Thanks to all of you wonderful bloggers who left me notes of encouragement about my first bike ride yesterday. It feels like a small accomplishment in the context of the larger world but it was a major triumph for me. It felt fantastic to know that others understood how I felt. Thank you so much for your support.
This morning, we had a wonderful hike, climbing up a south-facing slope where most of the snow had melted. K leaped over a fallen log on a recall, with the puppy-like energy that she still possesses.
We crested the ridge and discovered that a new snow storm oozed inexorably toward us and had erased the mountains from the horizon.
The trail along the crest sometimes veered slightly to the north, leaving the dogs standing in snow.
As we hiked, the storm enveloped our world, covering the low hills closest to us.
The dogs picked up a scent from the north-facing side of the slope that they wanted to investigate. On past my mountain bike rides, I've found mountain lion tracks numerous times on that slope - it's a slope that our most secretive animals love.
We leashed the pups and explored the snowy slope. We found a maze of elk tracks but no predator tracks. When we emerged from the forest, the clouds had darkened still further so we started to trek back toward the trailhead. The dogs frolicked wildly, making me laugh aloud.When we arrived back at the car, we pulled my bike out of the back so that I could ride home. Snow lazily drifted out of the sky but I felt a little more vulnerable than usual so my pack covered my back by delaying their drive home while I rode my bike home. By lingering behind me, they could pick me up if I needed to be rescued.
I was truly amazed by how great my legs felt. Moreover, I had NO pain shooting down my arms into my hands - something that I've lived with for many years until now. I found myself hammering up a hill, practically laughing aloud as I tried to rocket through the now pelting snow. I didn't care about the snow stinging my face - I was riding my bike, and I even felt fast! I had to curb my bursting enthusiasm to avoid stressing my neck but it was tough to curb!
As I rode home through the snow, I passed two firefighters trudging along the side of the dirt road. They'd been working to control a prescribed burn designed to reduce wildfire danger. Their faces were blackened with ash, they wore heavy fire-proof suits, and they carried heavy hoes and shovels. Yet, they waved and shouted to me: "You are tough as hell!". Funny, I'd been thinking the same about them.
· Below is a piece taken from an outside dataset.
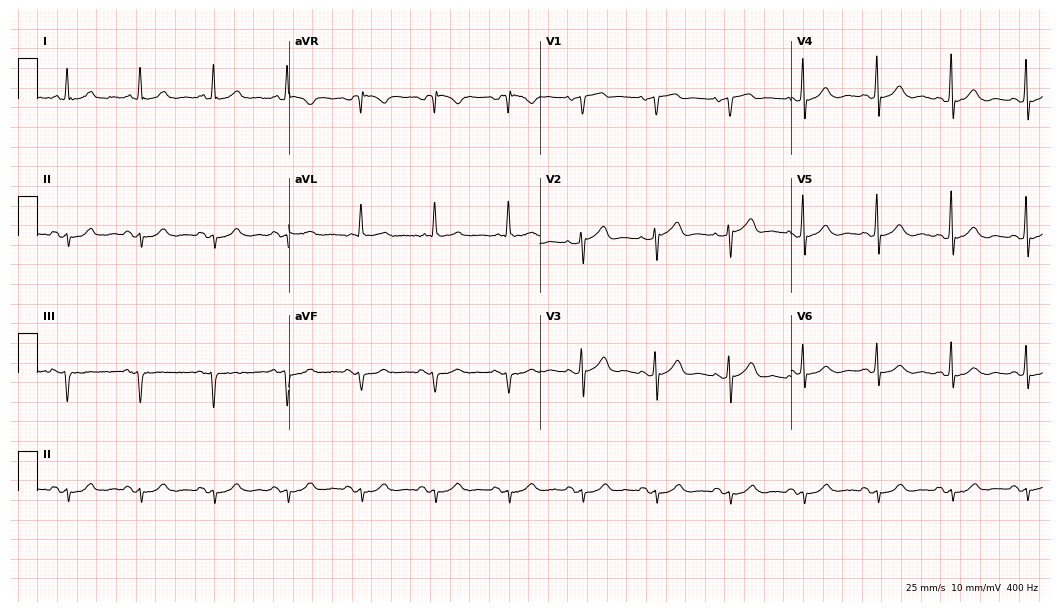
Resting 12-lead electrocardiogram (10.2-second recording at 400 Hz). Patient: a 70-year-old man. None of these six findings is recorded: first-degree AV block, right bundle branch block (RBBB), left bundle branch block (LBBB), sinus bradycardia, atrial fibrillation (AF), sinus tachycardia. Other findings, if any, are not listed.

By this evening, the fury of the storm pummeled us during the dogs' evening hike. The wind whipped the snow horizontally past our faces. An inch fell during our 20 minute hike.
Right now, the snow is falling at 3-5" per hour. Who knows what the grand total will be?
Shortly after our last big storm a few days ago, I sneaked out without the dogs to check the bear den. The ursines had fallen back into deep hibernation mode. They hadn't left the den in days, except to stick their snouts outside and eat some snow about every second day, according to the wildlife cameras.
What I saw that day warmed my heart. The snow almost completely covered the den, and the setting sun suffused the snowy world with gold.
From the front, I still could barely discern the den entrance.
I zoomed with my camera and caught a glimpse of the sow. She's concluded that I'm pretty boring. She opened an eye, yawned, and went back to sleep in her cozy den whose opening now barely revealed her face. She served as the den guard, blocking access to her cub who doubtless slept behind her.
I imagine that the sow and her cub are snuggled together in the den right now as the storm buffets our forest. It's a wonderful thought. But, I have to say that if anyone is "tough as hell", it's the wild animals who somehow survive in our forests despite brutal storms like tonight's.